Temperature resistivity behaviour in carbon nanotube/ultrahigh molecular weight polyethylene composites with segregated and double percolated structure

Abstract

A novel conductive polymer composite (CPC) based on carbon nanotube (CNT) and binary polymer blend of low density polyethylene (LDPE) and ultrahigh molecular weight polyethylene (UHMWPE) was successfully fabricated by high speed mechanical mixing and hot pressing. The conductive CNT/LDPE component was only dispersed on the surfaces of UHMWPE particles, manifesting combined segregated and double percolated structure. The temperature resistivity behaviour of the CPC was investigated in this paper. A typical double positive temperature coefficient (PTC) of resistivity was observed near the melting points of LDPE and UHMWPE followed by a negative temperature coefficient (NTC) of resistivity. The resistivity began to rise at the maximum crystallisation temperature during cooling, indicating that the conducting nanoparticles were expelled from the crystalline phase.
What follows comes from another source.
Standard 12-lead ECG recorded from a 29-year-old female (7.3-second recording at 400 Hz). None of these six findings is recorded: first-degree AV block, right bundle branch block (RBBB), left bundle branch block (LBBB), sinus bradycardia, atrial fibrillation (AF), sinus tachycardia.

This CPC also exhibited a relatively low PTC and NTC effect, which was determined by the combined segregated and double percolated conductive network as well as high viscosity of UHMWPE matrix. Moreover, with the assistance of in situ optical micrograph and transmission electron microscopy, we found that the subtle microstructural evolution of the conductive network via Brownian motion and crystallisation induced flow was responsible for the higher room temperature resistivity.